# Normen und Zulassungen



## Abdul (23 Oktober 2010)

Hallo!

Fiktiver Fall.

Ein Unternehmen entwickelt ein elektrisches Gerät und will es auf
dem Europäischen, sowie Internationalen Markt einführen.

Welche Normen kommen in diesem Fall zum einsatz?

UL-/CSA, VDE, TÜV, CE

Kann mir das jemand verklickern?

Vielen Dank

Abbu...

PSas Gerät arbeitet von 85-230V AC


----------



## MSB (24 Oktober 2010)

Also grundsätzlich mal alle in Frage kommenden EN bzw. IEC Normen.
Welche das im einzelnen sind, hängt vom Typus des Geräts ab.

Wobei zu sagen ist, das die meisten Normen, also EN bzw. DIN EN, letzten Endes von IEC-Normen abgeleitet sind,
natürlich gibt es weltweit auch noch andere Normen also IEC/EN/DIN, das hängt auch wieder vom jeweiligen Ziel-Land ab,
welche Normen da gelten bzw. akzeptiert werden.

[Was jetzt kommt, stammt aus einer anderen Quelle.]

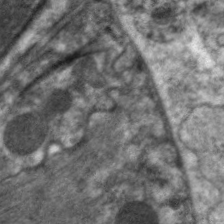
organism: C. elegans
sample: Pharynx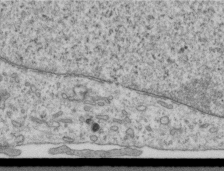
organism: Human
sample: Centriole in RPE cells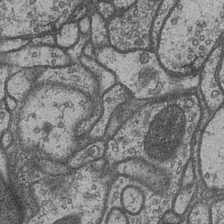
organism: Drosophila
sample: Optic medulla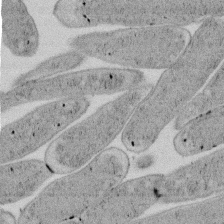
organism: E. coli
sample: Bacterial nucleoid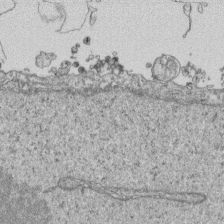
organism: Human
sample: HeLa cell HIV synapse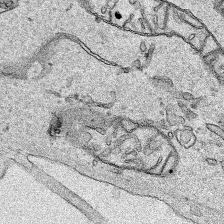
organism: Human
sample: Mitochondria in HCT116 cells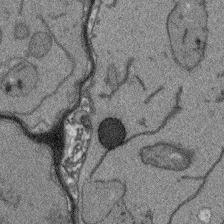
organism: Arabidopsis thaliana
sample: Root tip

Um mal deine Liste zu zerpflücken:
UL-/CSA: Hat mit einer Norm zunächst mal rein gar nichts zu tun, dieses Zeichen wird nach Prüfungen durch ein zugelassenes UL-Prüflabor vergeben.
http://www.ul.com/global/deu/pages/corporate/contactus/

VDE: Sind letzten Endes die oben angesprochenen DIN EN Normen, aber auch http://www.vde.com/de/Institut/Leistungen/Zertifizierung/Seiten/VDE-Pruefzeichen.aspx

TÜV: Ist wie GS ein Prüfzeichen welches z.B. vom Tüv als Dienstleister vergeben wird http://www.tuv.com/de/gs_zeichen_1305.html

CE: Ist ein genormtes Zeichen, welches vom Hersteller aufgrund einer Konformitätserklärung, und sog. Vermutungswirkung selbst vergeben wird. http://de.wikipedia.org/wiki/CE-Kennzeichnung

CCC: Prüfzeichen ähnlich UL für China http://www.china-certification.com/

Ghost: Prüfzeichen ähnlich UL, für Russland http://www.tuv.com/de/russland_gost_r_.html

Du siehst also, das ganze ist hoch komplex, und kostet für ein weltweites Gerät auch richtig Asche ...

Mfg
Manuel


----------



## Mr_Fox (26 Oktober 2010)

*Normen-Recherche Arbeitsschutz*

Bezüglich der Frage von Abdul schliesse ich mich meinem Vorredner MSB
an, es kommt auf den Typ bzw. die Verwendung des Gerätes an.


Dazu ein intreressanter Link: 

Normen-Recherche Arbeitsschutz

-> http://nora.kan.de/maske.pl?tid=tmp67618428&file=xindex.htm


----------